The efficiency study indicated that commercially available ESX 17, ESSplex, and NGM kits were highly reliable for STR typing of World War II skeletal remains, since all three kits very often produced complete STR profiles of autosomal DNA. Typing of low-level DNA samples from casework with new ESS amplification kits also showed better results in comparison with older amplification kits (27,29,30).

The skeletons uncovered from Slovenian mass graves had undergone various levels of environmental insult due to the different environments they were exposed to, indicating that the environment seems to be an important factor of long-term DNA survival. Some of the bodies were buried in soil and some of them were thrown into karst caves. The temperature, humidity, pH and geochemical properties of the soil, and the presence of microorganisms affect the preservation of the DNA in skeletal remains (45). One of the key parameter of long-term DNA survival is the thermal history of the sample and it was early recognized that a favorable factor are low mean annual temperatures (46). Accordingly, skeletal remains were best preserved in the karst caves. Teeth and femurs had better preserved DNA and showed better STR typing results than tibias. These findings are in concordance with those reported by Miloš et al (47), Misner et al (48), and Edson et al (49).

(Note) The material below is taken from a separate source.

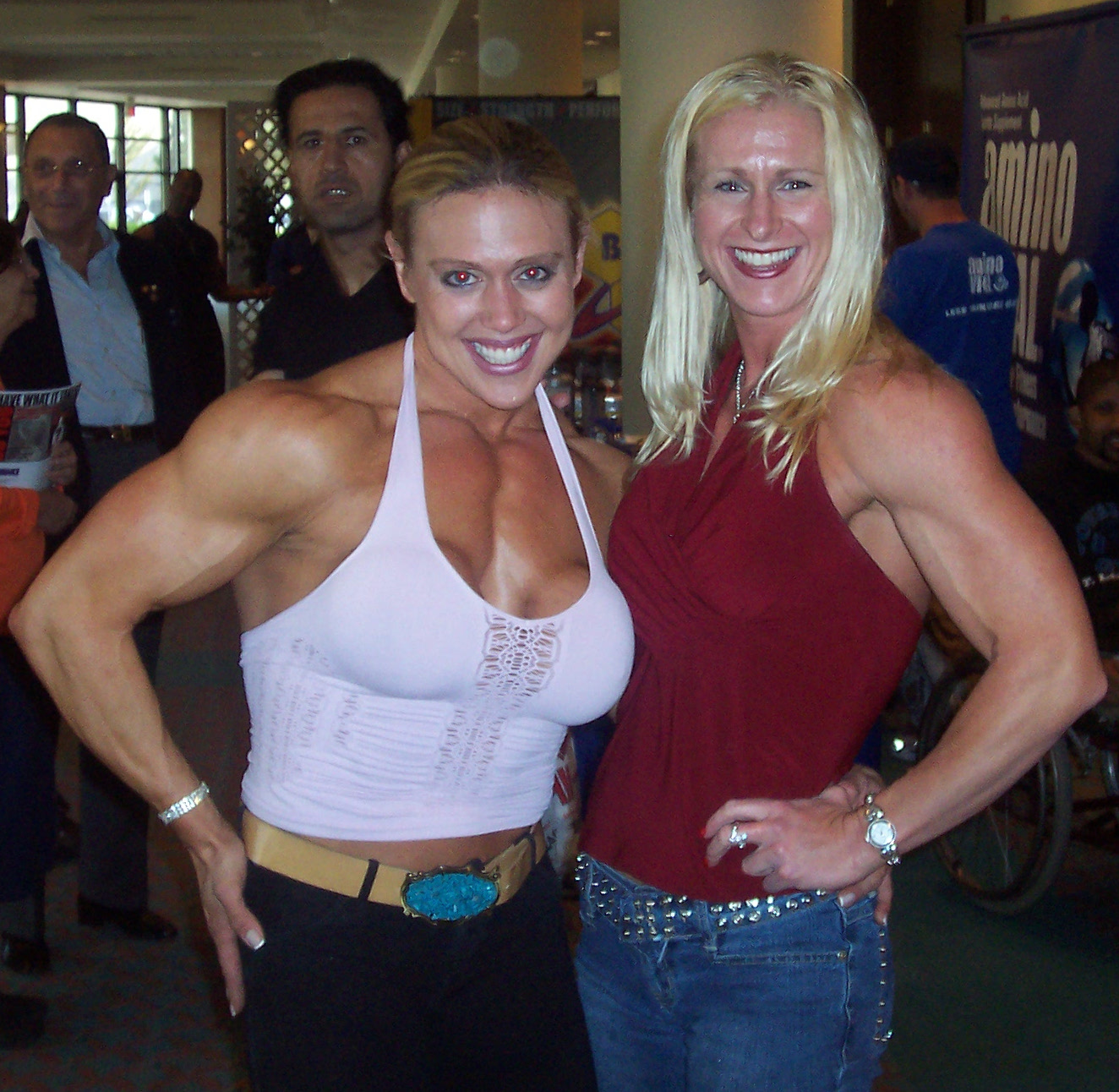 Colette Nelson and Debbie Patton

Advanced extraction and purification techniques were found to be essential tools for obtaining sufficient DNA from bones and teeth uncovered from Slovenian World War II mass graves. We extracted up to 131 ng DNA/g of powder from the WWII bones and teeth. Extraction and purification methods using the EZ1 Biorobot, together with more sensitive and robust new amplification kits with the ESS loci that are more tolerant to common inhibitors, allowed us to overcome the challenges associated with processing compromised skeletal remains and ultimately obtain STR DNA profiles in 99% of the bones and teeth. Only for one bone STR typing with new amplification kits failed. When dealing with old skeletal remains, all three kits can be used very successfully without any changes to the manufacturers’ PCR amplification protocols.